DMT and DCT explain some of the traffic flows typically seen when using the CMN tools.

Distributed Virtual Memory (DVM)

In some cases it may be necessary to coordinate the management of virtual memory across the system. This involves passing specific message types (DVM) between CPUs.

DVM messages are carried in two ways:

  • a DVM message sent by a CPU is carried partly in a REQ packet (in the address field) and partly in the payload of DAT packet.

  • a DVM message received by a CPU is carried in the address field of two SNP packets.

When using CMN tracing and watchpoints, several points need to be kept in mind:

  • it is not generally possible to observe DAT data payloads. Thus the second half of outgoing DVM requests is not observable.

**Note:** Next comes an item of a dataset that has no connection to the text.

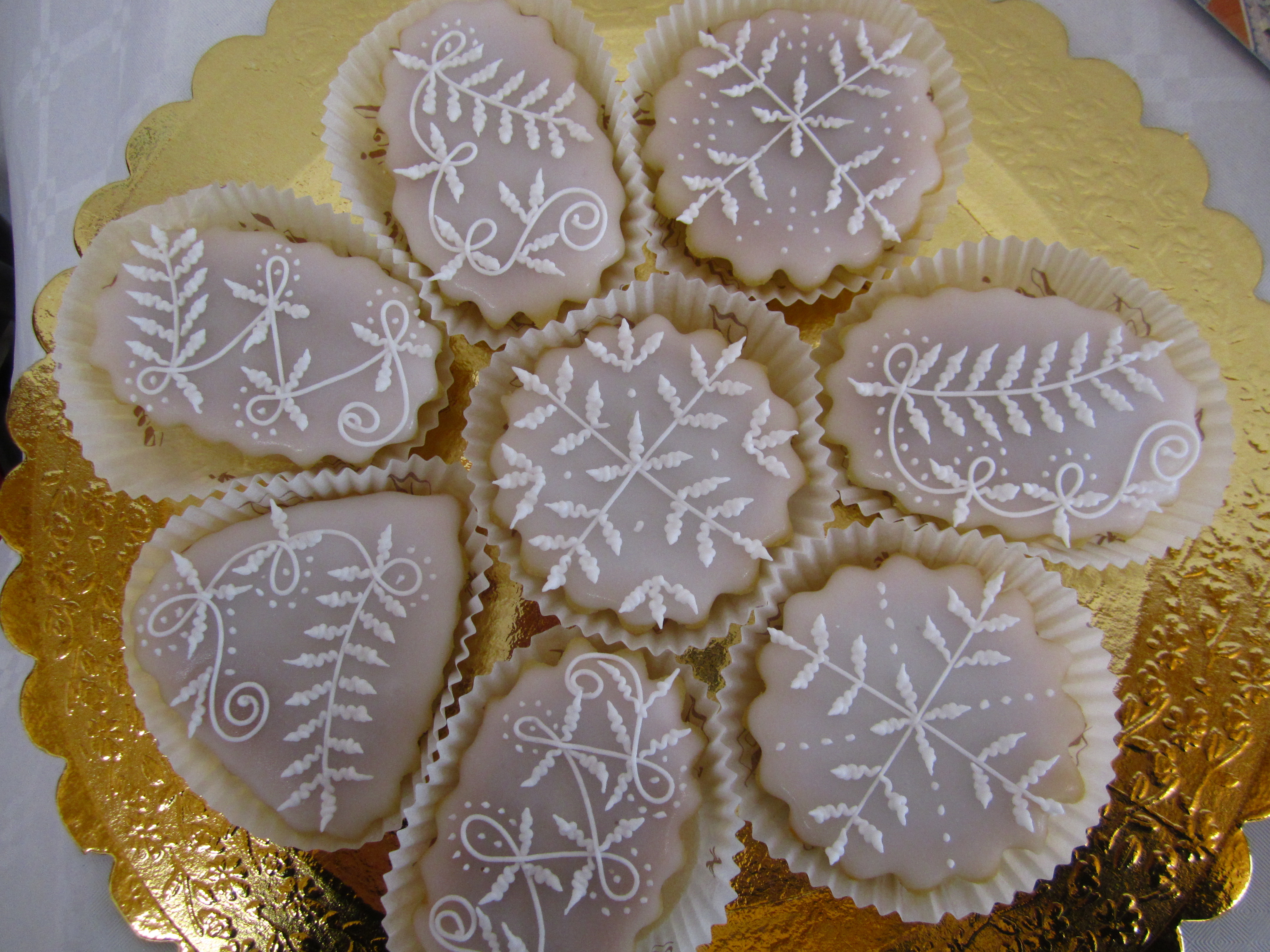 C.Mura, foto propria, Dolci tipici di Borore.
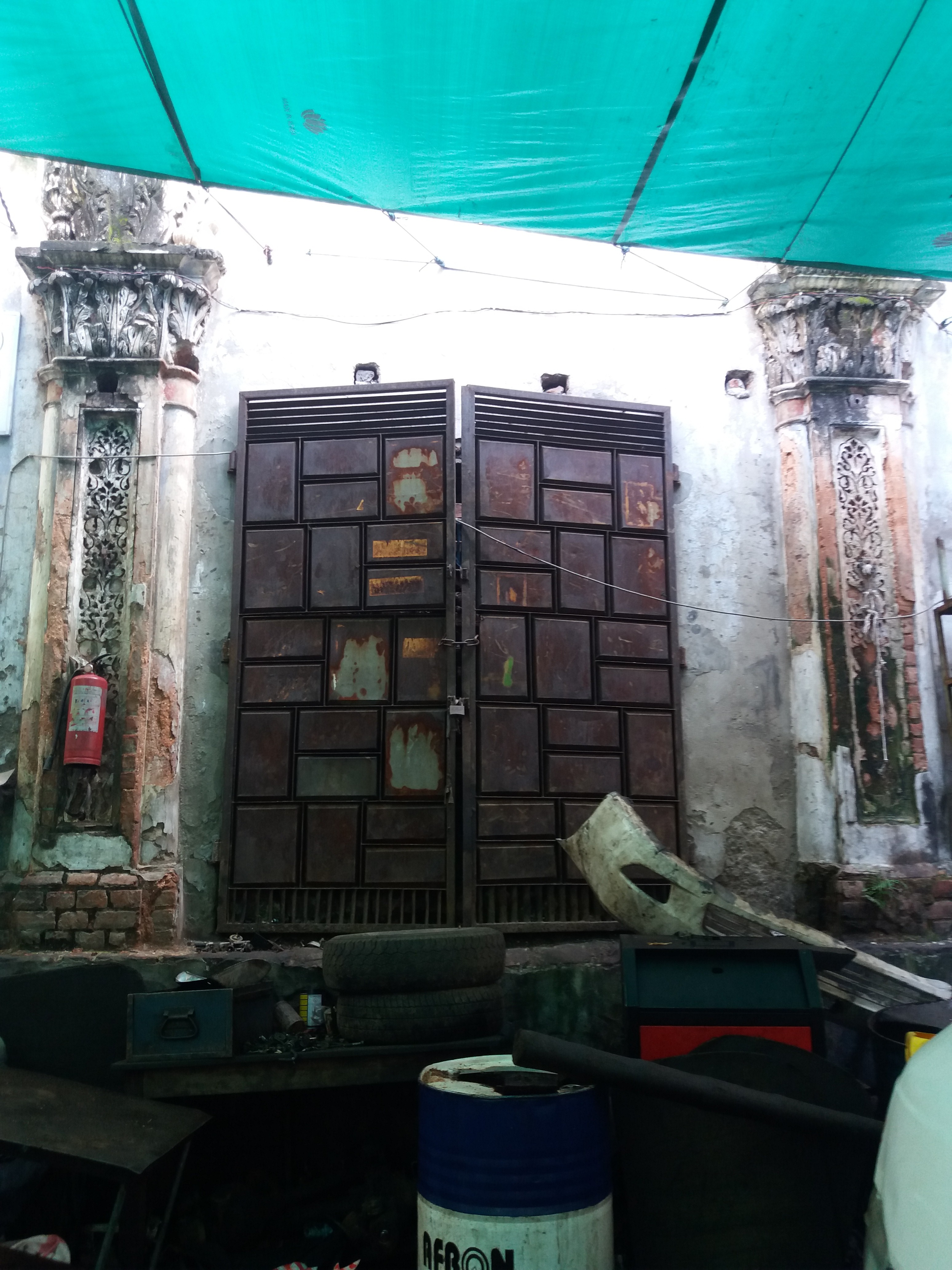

  • special arrangements must be made to observe both SNP packets involved in an incoming DVM request

  • in terms of standard CHI fields, DVM messages are marked as Secure, with the actual security status being indicated inside the DVM payload; this has the unfortunate consequence that DVM transactions are not observable when SPNIDEN=0 (see "Security and Observability" above).

Credits, retries and the CBusy indicator

The CMN has multiple flow-control and backpressure mechanisms to avoid it being overloaded with requests.

Firstly, there is a credit-based scheme. A requrester may only send a request if it has a credit. It cannot queue up an arbitrary number of requests. The CHI protocol documents how credits are consumed and returned.

Secondly, a responder (such as a home node) may respond indicating that it cannot immediately process the request, and that it must be later retried when a credit is available. At this point the requester has lost a credit and may not immediately retry the request. Subsequently, when the responder has capacity, it awards the requester a credit which (in this case) guarantees the responder can process the request this time. The requester retries the request, this time with the CHI field "allowretry=0". The responder is obliged to honor the request this time.

Retries may indicate CMN congestion, and can be observed by the CMN tools.

(Note that a specific type of request - PrefetchTgt - is always issued with allowretry=0. So, to filter retried requests the rule is "allowretry == 0 AND opcode != PrefetchTgt".)

Lastly, a responder may indicate using the CBusy flag that it is experiencing high load and a requester may wish to throttle back its rate of requests.